In [7]:
import requests
from bs4 import BeautifulSoup
import os
import re
from urllib.parse import urljoin
import pandas as pd
import glob


In [8]:

def download_migration_flows():
   
    # Use current directory for downloads
    output_dir = "."

    # Census.gov URL
    url = "https://www.census.gov/data/tables/time-series/demo/geographic-mobility/state-to-state-migration.html"

    # Get the webpage content
    response = requests.get(url)
    if response.status_code != 200:
        print(f"Failed to access the webpage. Status code: {response.status_code}")
        return

    # Parse HTML
    soup = BeautifulSoup(response.text, 'html.parser')

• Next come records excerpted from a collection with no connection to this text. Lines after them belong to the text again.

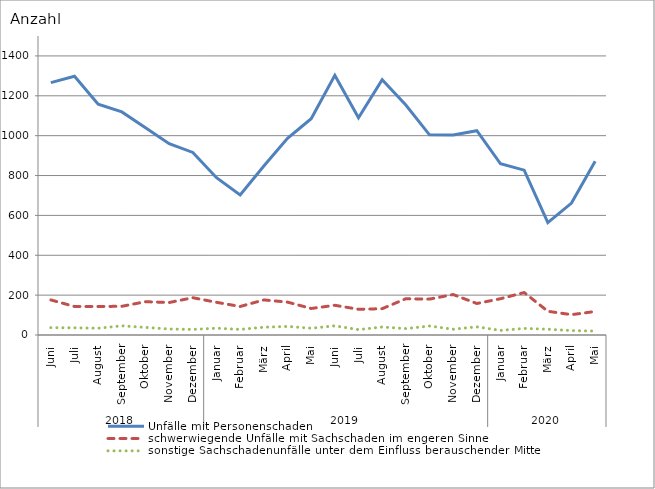
| Category | Unfälle mit Personenschaden | schwerwiegende Unfälle mit Sachschaden im engeren Sinne | sonstige Sachschadenunfälle unter dem Einfluss berauschender Mittel |
|---|---|---|---|
| 0 | 1266 | 176 | 37 |
| 1 | 1298 | 143 | 36 |
| 2 | 1158 | 143 | 34 |
| 3 | 1119 | 144 | 46 |
| 4 | 1040 | 167 | 38 |
| 5 | 960 | 163 | 30 |
| 6 | 916 | 187 | 28 |
| 7 | 789 | 164 | 34 |
| 8 | 702 | 143 | 28 |
| 9 | 848 | 176 | 39 |
| 10 | 987 | 165 | 43 |
| 11 | 1085 | 133 | 34 |
| 12 | 1303 | 149 | 46 |
| 13 | 1090 | 129 | 27 |
| 14 | 1281 | 132 | 40 |
| 15 | 1154 | 182 | 32 |
| 16 | 1004 | 180 | 45 |
| 17 | 1003 | 203 | 29 |
| 18 | 1025 | 158 | 41 |
| 19 | 859 | 182 | 23 |
| 20 | 827 | 213 | 33 |
| 21 | 564 | 119 | 29 |
| 22 | 662 | 102 | 22 |
| 23 | 872 | 118 | 20 |

    # Find all links that match our pattern - updated to handle extra spaces
    pattern = r"State-to-State Migration Flows:\s*20(0[5-9]|1[0-9]|2[0-3])"
    
    # Keep track of downloaded files
    downloaded = 0
    skipped = 0

    # Find all links
    for link in soup.find_all('a'):
        text = link.get_text().strip()
        # Skip if the text contains a year range
        if '-' in text and re.search(r'20\d{2}\s*-\s*20\d{2}', text):
            continue
        if re.search(pattern, text):
            # Extract the year using regex - updated to handle extra spaces
            year_match = re.search(r'20(0[5-9]|1[0-9]|2[0-3])', text)
            year = year_match.group(0) if year_match else None
            
            if year:
                # Get the href attribute
                href = link.get('href')
                if href:
                    # Construct full URL
                    file_url = urljoin("https://www.census.gov", href)
                    
                    # Check both possible extensions
                    xlsx_path = os.path.join(output_dir, f"migration_flows_{year}.xlsx")
                    xls_path = os.path.join(output_dir, f"migration_flows_{year}.xls")
                    
                    # Skip if either file exists
                    if os.path.exists(xlsx_path) or os.path.exists(xls_path):
                        print(f"File for year {year} already exists, skipping...")
                        skipped += 1
                        continue
                    
                    try:
                        # Download the file with updated headers
                        headers = {
                            'User-Agent': 'Mozilla/5.0 (Windows NT 10.0; Win64; x64) AppleWebKit/537.36 (KHTML, like Gecko) Chrome/91.0.4472.124 Safari/537.36',
                            'Accept': 'application/vnd.openxmlformats-officedocument.spreadsheetml.sheet, application/vnd.ms-excel'
                        }
                        print(f"Downloading file for year {year}...")
                        file_response = requests.get(file_url, headers=headers, allow_redirects=True)
                        
                        # Print debug info
                        print(f"URL: {file_url}")
                        content_type = file_response.headers.get('Content-Type', 'No content type')
                        print(f"Content-Type: {content_type}")
                        
                        if file_response.status_code == 200:
                            # Determine file extension based on content type
                            if 'application/vnd.ms-excel' in content_type:
                                extension = '.xls'
                            else:
                                extension = '.xlsx'
                            
                            # Update filename with correct extension
                            filename = f"migration_flows_{year}{extension}"
                            filepath = os.path.join(output_dir, filename)
                            
                            # Save the file
                            with open(filepath, 'wb') as f:
                                f.write(file_response.content)
                            
                            # Verify the file is a valid Excel file
                            try:
                                if extension == '.xls':
                                    df = pd.read_excel(filepath, engine='xlrd')
                                else:
                                    df = pd.read_excel(filepath, engine='openpyxl')
                                downloaded += 1
                                print(f"Successfully downloaded and verified {filename}")
                            except Exception as excel_error:
                                print(f"Downloaded file is not a valid Excel file: {str(excel_error)}")
                                # Remove invalid file
                                os.remove(filepath)
                        else:
                            print(f"Failed to download file for year {year}. Status code: {file_response.status_code}")
                    
                    except Exception as e:
                        print(f"Error downloading file for year {year}: {str(e)}")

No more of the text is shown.